_WHAT THE TASK ASKS:_ In the records below, reproduce exactly the lines from the one containing "Em 1964, Elizabeth" through the one containing "Luftbild: Stabkirche Hahnenklee, Südseite", both included, and omit the pictures.

_EXCERPTED DATA:_
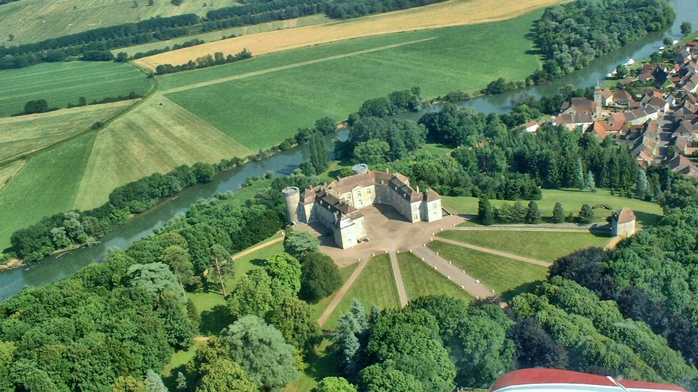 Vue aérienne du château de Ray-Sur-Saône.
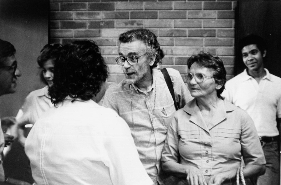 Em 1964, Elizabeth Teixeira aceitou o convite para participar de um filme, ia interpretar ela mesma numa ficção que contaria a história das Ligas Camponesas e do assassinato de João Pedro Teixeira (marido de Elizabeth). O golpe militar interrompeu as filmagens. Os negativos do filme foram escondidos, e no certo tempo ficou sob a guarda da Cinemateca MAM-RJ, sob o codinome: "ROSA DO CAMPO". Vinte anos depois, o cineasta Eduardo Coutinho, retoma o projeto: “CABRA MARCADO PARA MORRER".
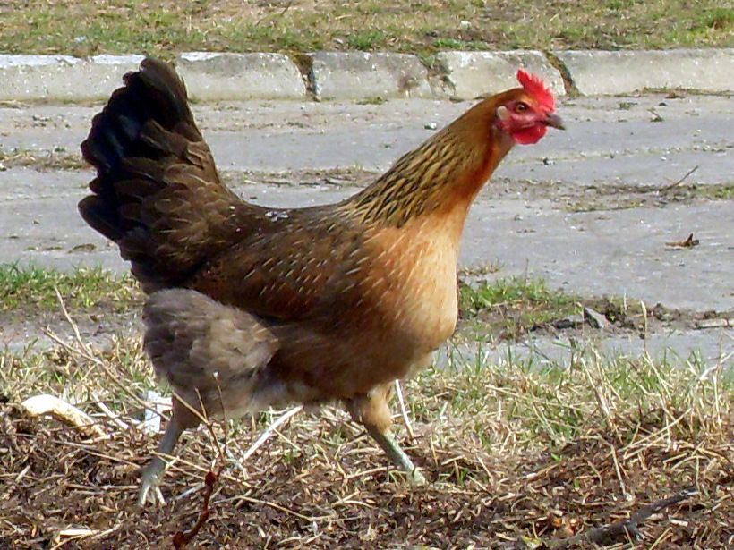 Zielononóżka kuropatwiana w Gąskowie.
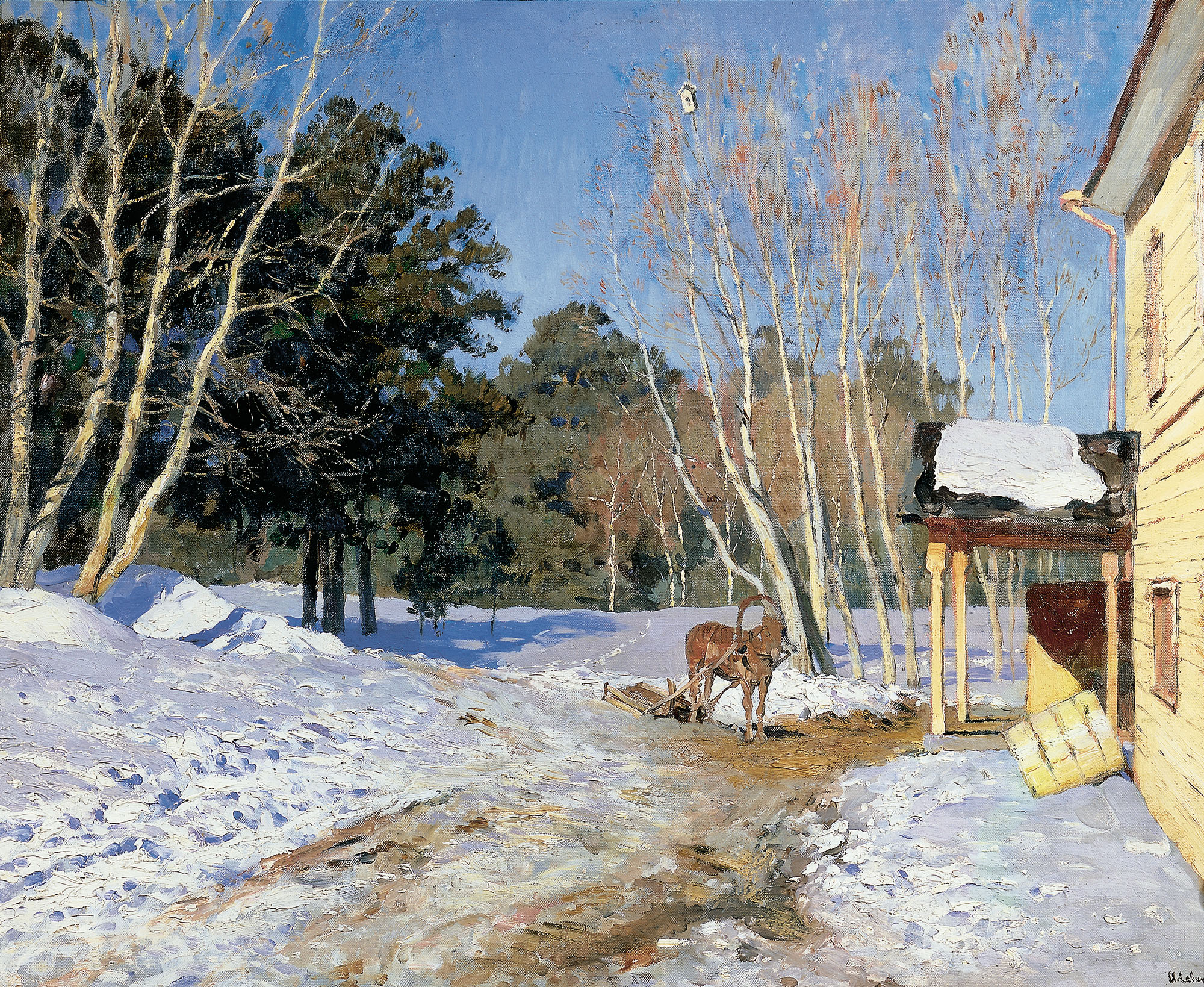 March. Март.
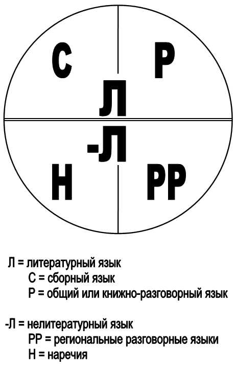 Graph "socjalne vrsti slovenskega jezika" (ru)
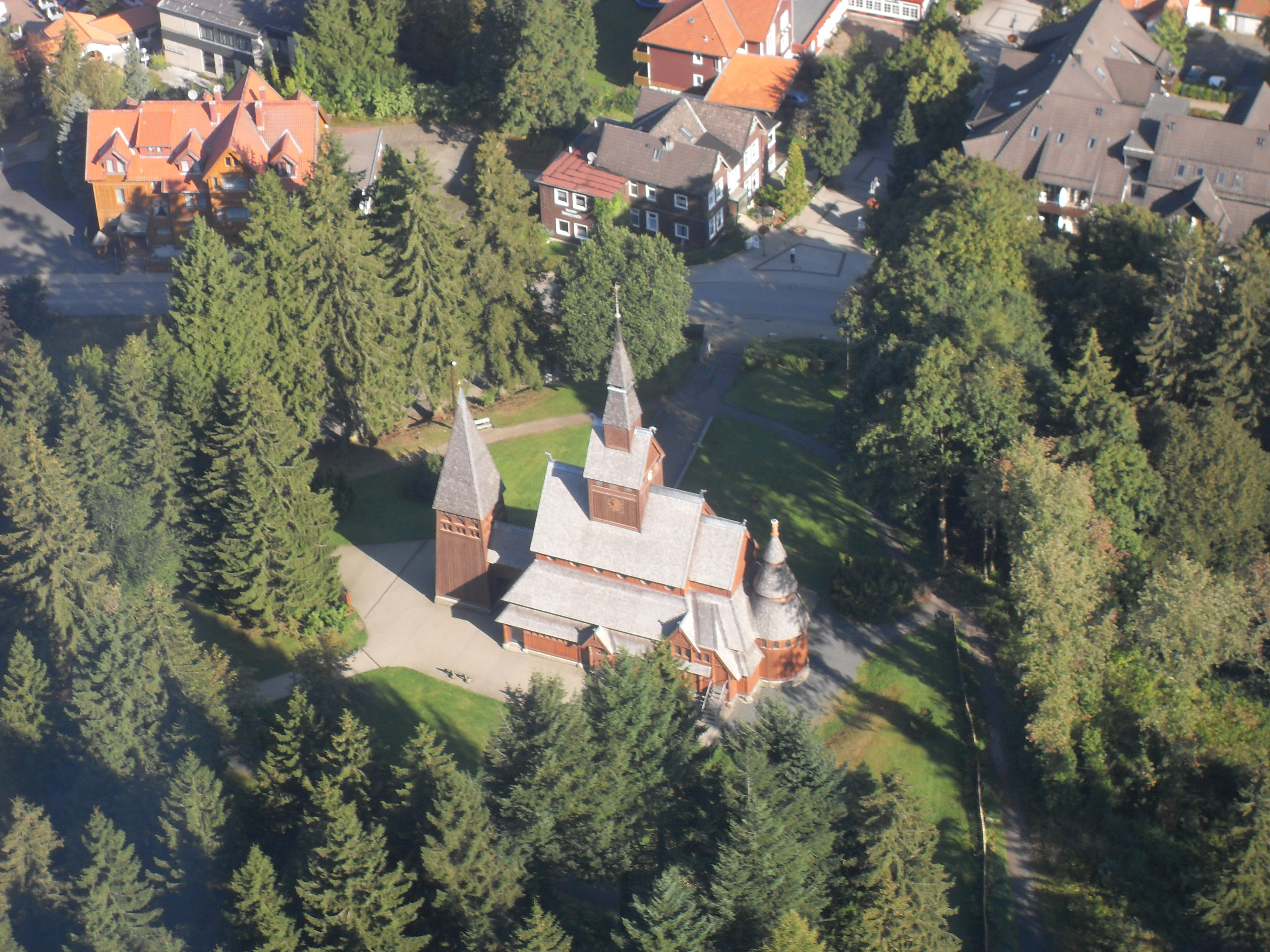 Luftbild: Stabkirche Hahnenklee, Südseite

==

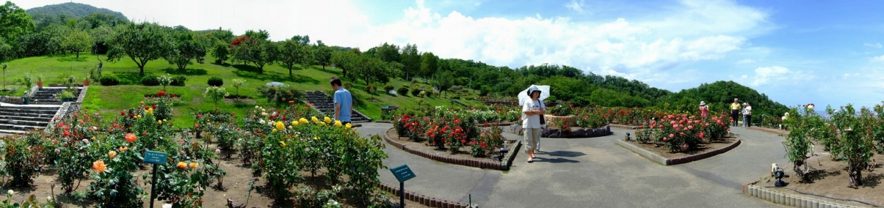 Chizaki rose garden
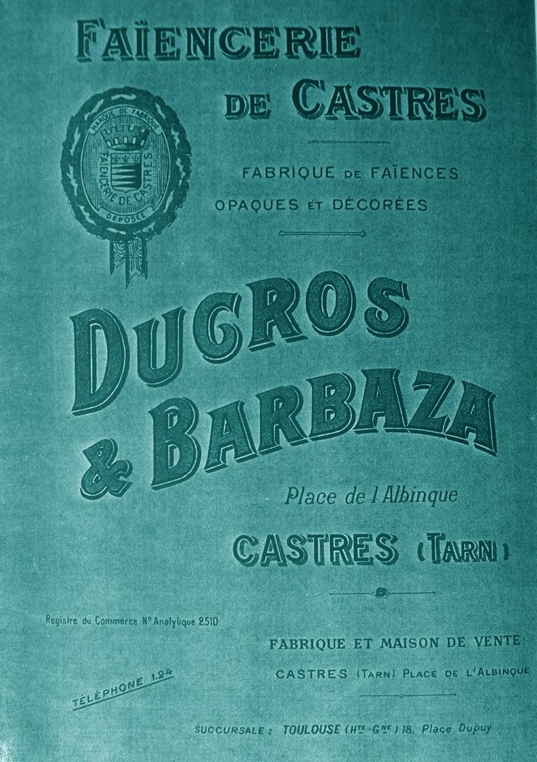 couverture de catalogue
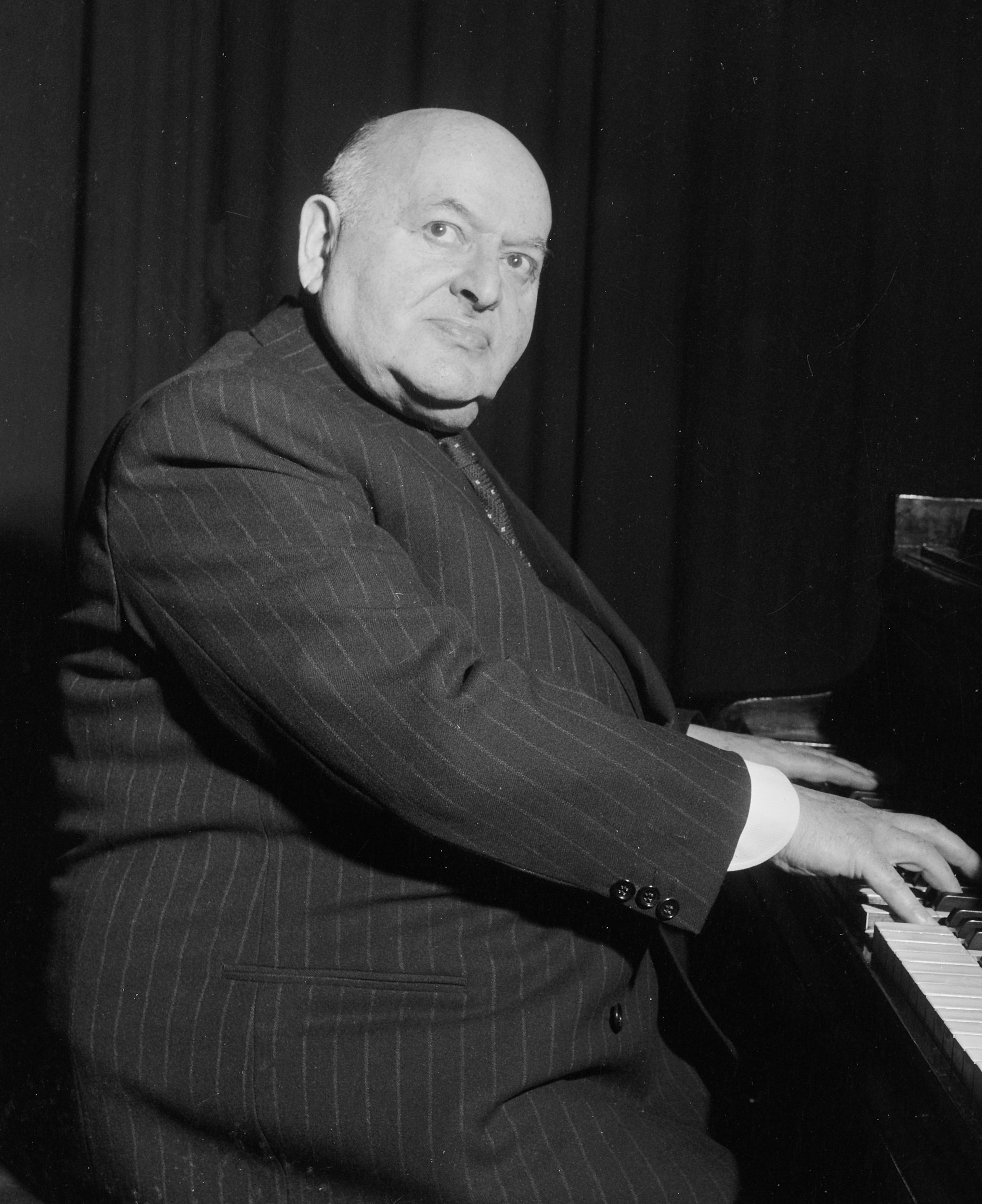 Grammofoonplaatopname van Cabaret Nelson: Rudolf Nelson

_RESULT:_
 Em 1964, Elizabeth Teixeira aceitou o convite para participar de um filme, ia interpretar ela mesma numa ficção que contaria a história das Ligas Camponesas e do assassinato de João Pedro Teixeira (marido de Elizabeth). O golpe militar interrompeu as filmagens. Os negativos do filme foram escondidos, e no certo tempo ficou sob a guarda da Cinemateca MAM-RJ, sob o codinome: "ROSA DO CAMPO". Vinte anos depois, o cineasta Eduardo Coutinho, retoma o projeto: “CABRA MARCADO PARA MORRER".
 Zielononóżka kuropatwiana w Gąskowie.
 March. Март.
 Graph "socjalne vrsti slovenskega jezika" (ru)
 Luftbild: Stabkirche Hahnenklee, Südseite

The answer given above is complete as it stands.